● **Provided material**:
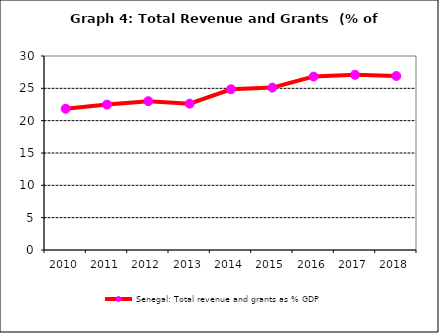
| Category | Senegal: Total revenue and grants as % GDP |
|---|---|
| 2010.0 | 21.843 |
| 2011.0 | 22.489 |
| 2012.0 | 23.013 |
| 2013.0 | 22.626 |
| 2014.0 | 24.852 |
| 2015.0 | 25.113 |
| 2016.0 | 26.816 |
| 2017.0 | 27.097 |
| 2018.0 | 26.908 |
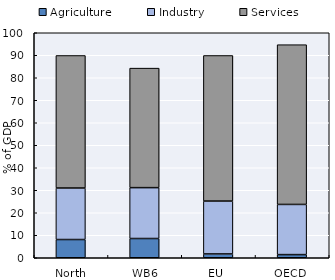
| Category | Agriculture | Industry | Services |
|---|---|---|---|
| North Macedonia | 8.1 | 22.9 | 58.9 |
| WB6 Average | 8.55 | 22.617 | 53.117 |
| EU | 1.7 | 23.5 | 64.7 |
| OECD | 1.4 | 22.3 | 71 |
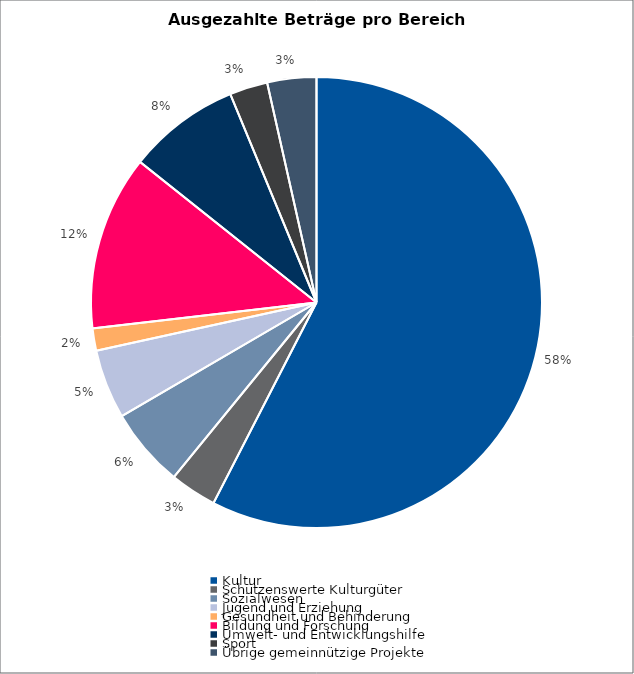
| Category | Series 0 |
|---|---|
| Kultur | 2209442.75 |
| Schützenswerte Kulturgüter | 128562.1 |
| Sozialwesen | 218290.45 |
| Jugend und Erziehung | 191196 |
| Gesundheit und Behinderung | 61227 |
| Bildung und Forschung | 481594.5 |
| Umwelt- und Entwicklungshilfe | 309000 |
| Sport | 104750 |
| Übrige gemeinnützige Projekte | 135000 |
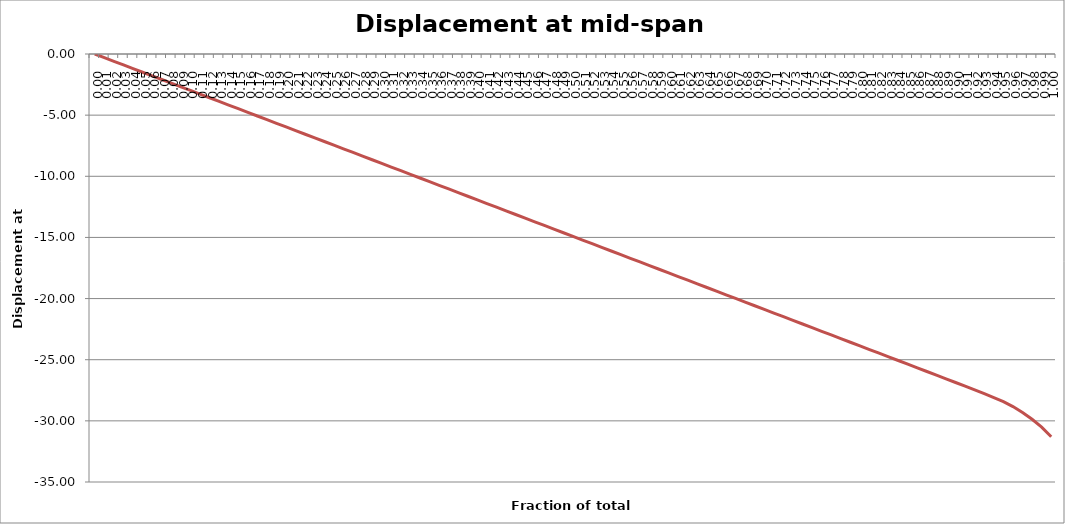
| Category | Displacement at mid-span [mm] |
|---|---|
| 0.0 | 0 |
| 0.01 | -0.298 |
| 0.02 | -0.596 |
| 0.03 | -0.894 |
| 0.04 | -1.192 |
| 0.05 | -1.491 |
| 0.06 | -1.789 |
| 0.06999999999999999 | -2.087 |
| 0.08 | -2.385 |
| 0.09 | -2.683 |
| 0.1 | -2.982 |
| 0.11000000000000001 | -3.28 |
| 0.12 | -3.578 |
| 0.13 | -3.876 |
| 0.13999999999999999 | -4.174 |
| 0.15 | -4.473 |
| 0.16 | -4.771 |
| 0.16999999999999998 | -5.069 |
| 0.18 | -5.367 |
| 0.19 | -5.666 |
| 0.2 | -5.964 |
| 0.21000000000000002 | -6.262 |
| 0.22000000000000003 | -6.56 |
| 0.22999999999999998 | -6.859 |
| 0.24 | -7.157 |
| 0.25 | -7.455 |
| 0.26 | -7.754 |
| 0.27 | -8.052 |
| 0.27999999999999997 | -8.35 |
| 0.29 | -8.648 |
| 0.3 | -8.947 |
| 0.31 | -9.245 |
| 0.32 | -9.543 |
| 0.32999999999999996 | -9.842 |
| 0.33999999999999997 | -10.14 |
| 0.35 | -10.438 |
| 0.36 | -10.737 |
| 0.37 | -11.035 |
| 0.38 | -11.334 |
| 0.39 | -11.632 |
| 0.4 | -11.93 |
| 0.41 | -12.229 |
| 0.42000000000000004 | -12.527 |
| 0.43 | -12.826 |
| 0.44000000000000006 | -13.124 |
| 0.45 | -13.422 |
| 0.45999999999999996 | -13.721 |
| 0.47000000000000003 | -14.019 |
| 0.48 | -14.318 |
| 0.49000000000000005 | -14.616 |
| 0.5 | -14.915 |
| 0.51 | -15.213 |
| 0.52 | -15.512 |
| 0.53 | -15.81 |
| 0.54 | -16.108 |
| 0.55 | -16.407 |
| 0.5599999999999999 | -16.705 |
| 0.5700000000000001 | -17.004 |
| 0.58 | -17.302 |
| 0.5900000000000001 | -17.601 |
| 0.6 | -17.9 |
| 0.61 | -18.198 |
| 0.62 | -18.497 |
| 0.63 | -18.795 |
| 0.64 | -19.094 |
| 0.65 | -19.392 |
| 0.6599999999999999 | -19.691 |
| 0.67 | -19.989 |
| 0.6799999999999999 | -20.288 |
| 0.6900000000000001 | -20.586 |
| 0.7 | -20.885 |
| 0.71 | -21.184 |
| 0.72 | -21.482 |
| 0.73 | -21.781 |
| 0.74 | -22.079 |
| 0.75 | -22.378 |
| 0.76 | -22.677 |
| 0.77 | -22.975 |
| 0.78 | -23.274 |
| 0.79 | -23.573 |
| 0.8 | -23.871 |
| 0.8099999999999999 | -24.17 |
| 0.82 | -24.469 |
| 0.8300000000000001 | -24.767 |
| 0.8400000000000001 | -25.066 |
| 0.85 | -25.365 |
| 0.86 | -25.664 |
| 0.8699999999999999 | -25.963 |
| 0.8800000000000001 | -26.263 |
| 0.89 | -26.563 |
| 0.9 | -26.864 |
| 0.9099999999999999 | -27.166 |
| 0.9199999999999999 | -27.471 |
| 0.93 | -27.779 |
| 0.9400000000000001 | -28.094 |
| 0.95 | -28.427 |
| 0.96 | -28.83 |
| 0.97 | -29.319 |
| 0.9800000000000001 | -29.872 |
| 0.99 | -30.509 |
| 1.0 | -31.303 |
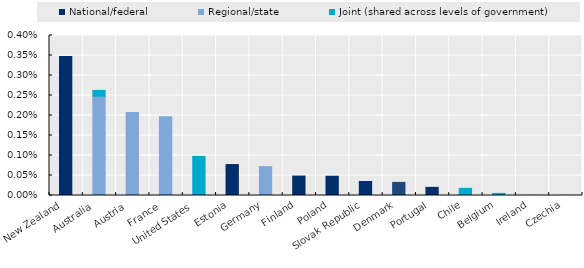
| Category | National/federal | Regional/state | Joint (shared across levels of government) |
|---|---|---|---|
| New Zealand | 0.003 | 0 | 0 |
| Australia  | 0 | 0.002 | 0 |
| Austria  | 0 | 0.002 | 0 |
| France  | 0 | 0.002 | 0 |
| United States  | 0 | 0 | 0.001 |
| Estonia | 0.001 | 0 | 0 |
| Germany  | 0 | 0.001 | 0 |
| Finland  | 0 | 0 | 0 |
| Poland | 0 | 0 | 0 |
| Slovak Republic | 0 | 0 | 0 |
| Denmark | 0 | 0 | 0 |
| Portugal | 0 | 0 | 0 |
| Chile | 0 | 0 | 0 |
| Belgium | 0 | 0 | 0 |
| Ireland | 0 | 0 | 0 |
| Czechia | 0 | 0 | 0 |
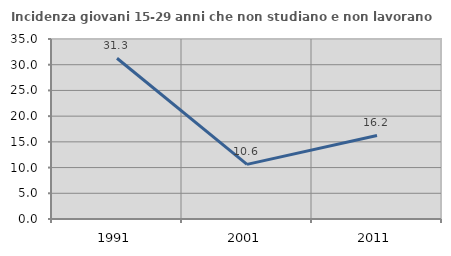
| Category | Incidenza giovani 15-29 anni che non studiano e non lavorano  |
|---|---|
| 1991.0 | 31.25 |
| 2001.0 | 10.626 |
| 2011.0 | 16.238 |
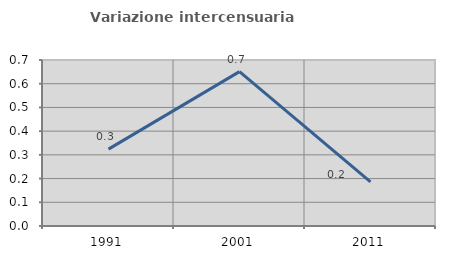
| Category | Variazione intercensuaria annua |
|---|---|
| 1991.0 | 0.324 |
| 2001.0 | 0.651 |
| 2011.0 | 0.186 |
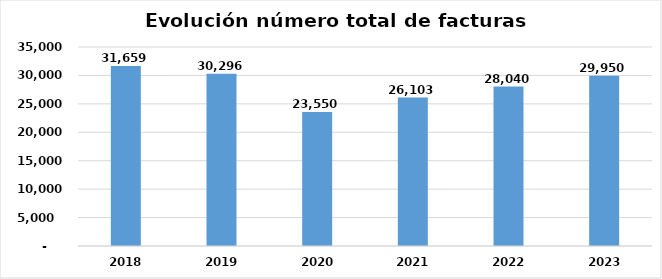
| Category | Número total de facturas |
|---|---|
| 2018.0 | 31659 |
| 2019.0 | 30296 |
| 2020.0 | 23550 |
| 2021.0 | 26103 |
| 2022.0 | 28040 |
| 2023.0 | 29950 |
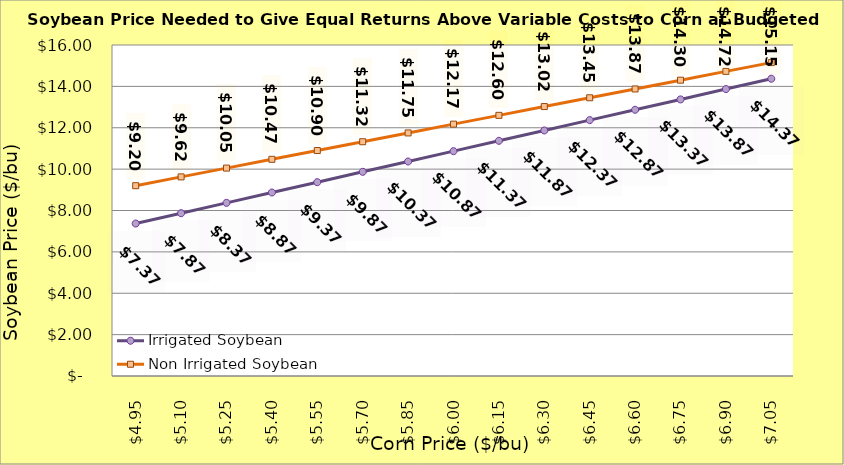
| Category | Irrigated Soybean | Non Irrigated Soybean |
|---|---|---|
| 4.9499999999999975 | 7.369 | 9.199 |
| 5.099999999999998 | 7.869 | 9.624 |
| 5.249999999999998 | 8.369 | 10.049 |
| 5.399999999999999 | 8.869 | 10.474 |
| 5.549999999999999 | 9.369 | 10.899 |
| 5.699999999999999 | 9.869 | 11.324 |
| 5.85 | 10.369 | 11.749 |
| 6.0 | 10.869 | 12.174 |
| 6.15 | 11.369 | 12.599 |
| 6.300000000000001 | 11.869 | 13.024 |
| 6.450000000000001 | 12.369 | 13.449 |
| 6.600000000000001 | 12.869 | 13.874 |
| 6.750000000000002 | 13.369 | 14.299 |
| 6.900000000000002 | 13.869 | 14.724 |
| 7.0500000000000025 | 14.369 | 15.149 |

● **The task**: Look over the records above, and wherever a line contains the string "Category", copy that line.

● **Solved exercise**:
| Category | Senegal: Total revenue and grants as % GDP |
| Category | Agriculture | Industry | Services |
| Category | Series 0 |
| Category | Displacement at mid-span [mm] |
| Category | National/federal | Regional/state | Joint (shared across levels of government) |
| Category | Incidenza giovani 15-29 anni che non studiano e non lavorano  |
| Category | Variazione intercensuaria annua |
| Category | Número total de facturas |
| Category | Irrigated Soybean | Non Irrigated Soybean |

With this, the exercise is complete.